The Secretary General of the AfCFTA Secretariat, His Excellency Wamkele Mene has submitted that it is important for African legislators, individually and collectively, to contribute meaningfully towards the vision of fostering mutually beneficial continental and regional integration, enhanced market access and good governance to spur intra-African trade.

Mene was presenting at the first Statutory Sittings of the Pan African Parliament Permanent Committees for 2023 in Midrand South Africa under the topic : “Unpacking the AU theme for 2023 and the role of the PAP in implementing AFCFTA.” On the other hand, the PAP Committees Sitting, convened under the African Union 2023 theme of the year “The Year of AfCFTA: Acceleration of the African Continental Free Trade Area Implementation”, of which Mene observed it portrays determination to stay tuned to the times and resolve and commitment to work towards the realisation of this momentous flagship project of the AU.

The AfCFTA Secretary General said the topic, “Unpacking the AU theme for 2023 and the Role of the PAP in implementing the AfCFTA,” is most opportune and relevant as the continent gears up to commemorate the Year of 3 the AfCFTA, as well as the 60th anniversary of the establishment of the Organisation of African Unity (OAU).

Meanwhile his presentation was aimed at guiding Committees deliberations and plans to key into the continental agenda for the benefit of the African citizenry and achievement of the aspirations and goals of the AU’s Agenda 2063.


Speaking on the state of play of the AfCFTA, Mene told Honourable Members of the PAP that significant progress has been made in the implementation of the AfCFTA, since its establishment in March 2018. “To-date, 47 Member States have ratified the AfCFTA agreement, out of which 46 have deposited their instruments of ratification to the Chairperson of the AUC making them State Parties with rights and obligations under the agreement,” he announced.

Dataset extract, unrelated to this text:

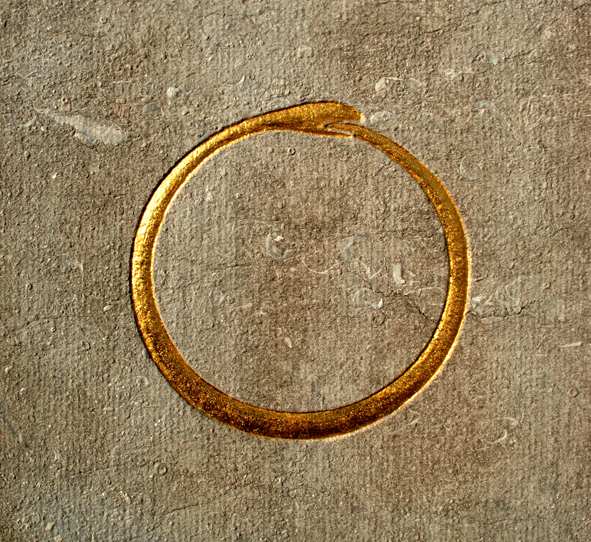 un ouroboros, serpent qui se mord la queue.Belgique - Brabant wallon - Court-Saint-Etienne - Mausolée Goblet d'Alviella - symboles ésotériques

According to Mene, implementation of the Agreement is also progressing in phases as envisioned; while legal instruments covering the Phase I protocols on trade in goods, trade in services and dispute settlement mechanism entered into force on 30 May, 2019, he said.

He said there are four outstanding negotiations on key instruments – rules of origin and schedules of tariff concessions, as well as specific commitments on services – for trade in goods and services under the AfCFTA.

He noted:  “Currently, agreement has been reached on 88.03% of rules of origin covering nearly 5000 traded products., while 46 Member States have submitted their tariff offers, that cover these goods with rules of origin in place. Significant progress has also been made in the submission and verification of the specific commitments with respect to the protocol on trade in services. 52 Member States have so far submitted their offers. The AfCFTA Dispute Settlement Mechanism (DSM) was operationalized with the inaugural meeting of the Dispute Settlement Body (DSB) in April 2021. The selection process for the Members of the Appellate Body has almost been completed, with the selective of five out of seven persons to serve on the Body. So, for the first time on the continent, the free trade in goods and services would be backed by a robust dispute settlement framework under the AfCFTA”.

Futhermore, the AfCFTA Secretary General told Honourable Members that negotiations on the Phase II protocols have also progressed satisfactorily.  He said the Protocols on Competition Policy, Investment, and Intellectual Property Rights (IPR), were concluded late last year, and tabled for adoption at the just ended 36th Ordinary Session of the Assembly of AU Heads of State and Government last February.

“Two protocols, however, remain outstanding, namely: Digital Trade (formerly e-Commerce) and Women and Youth in Trade. Meanwhile, the Secretariat has deplored the requisite trading documents to support the implementation of the Phase I protocol on trade in goods: i. AfCFTA E-Tariff Book and the Rules of Origin Manual. The eTariff Book is available online at e-, and ii. AfCFTA Trading Documents (Origin Declaration Form, Certificate of Origin, Suppliers Declaration).”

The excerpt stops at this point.